_INPUT DATA:_
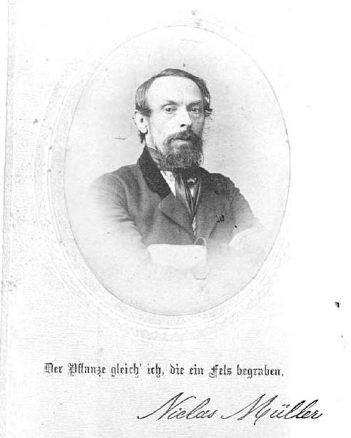 Nikals Mueller, German Poet and Printer (1809-1087)
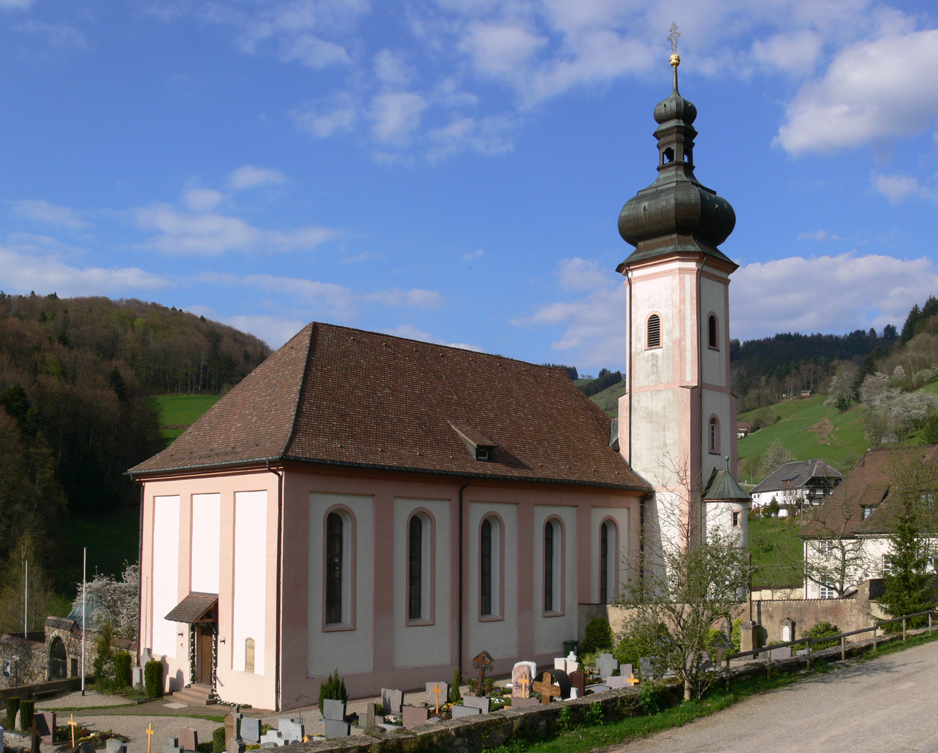 Pfarrkirche (ehem. Benediktinerprioratskirche) St. Ulrich im Schwarzwald, Gemeinde Bollschweil
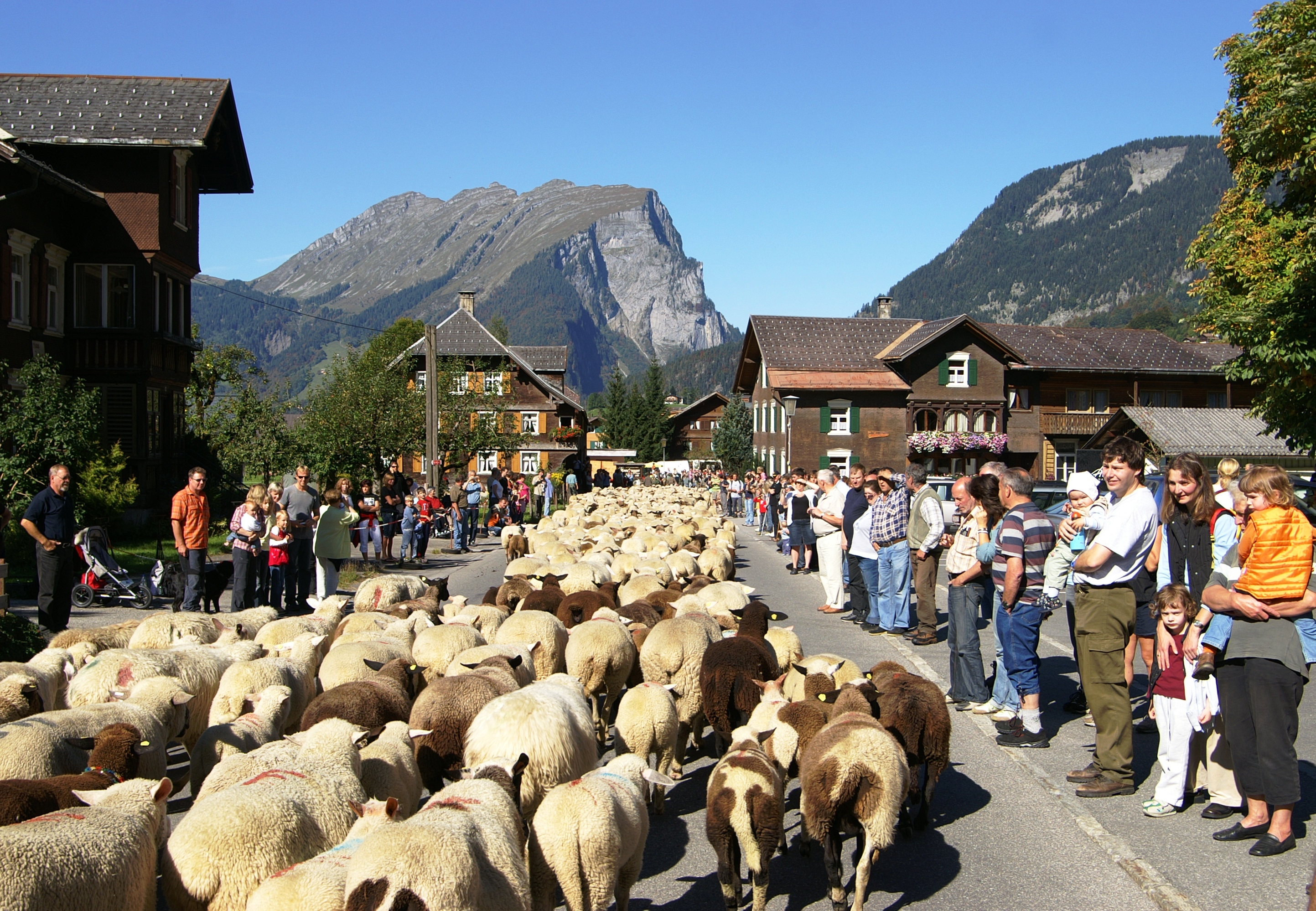 Almabtrieb der Schafe vom Schröcken nach Schoppernau im Bregenzerwald Dieses Highlight wird mit dem “Veahmätle” (kleiner Viehmarkt) gefeiert.
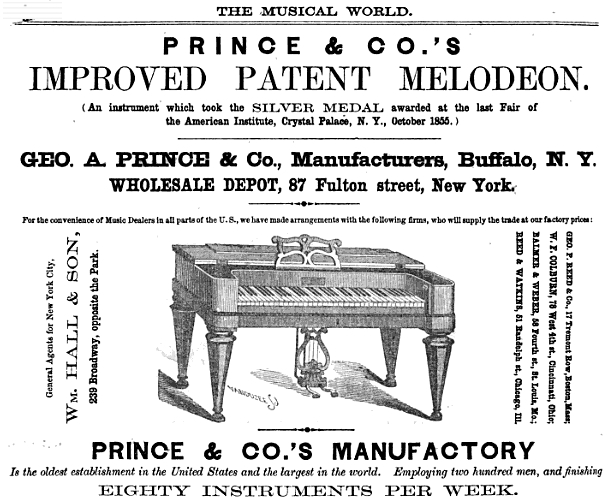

_EXERCISE GOAL:_ Word for word, write out the full listing, leaving the pictures aside.

_ANSWER TO THE EXERCISE:_
 Nikals Mueller, German Poet and Printer (1809-1087)
 Pfarrkirche (ehem. Benediktinerprioratskirche) St. Ulrich im Schwarzwald, Gemeinde Bollschweil
 Almabtrieb der Schafe vom Schröcken nach Schoppernau im Bregenzerwald Dieses Highlight wird mit dem “Veahmätle” (kleiner Viehmarkt) gefeiert.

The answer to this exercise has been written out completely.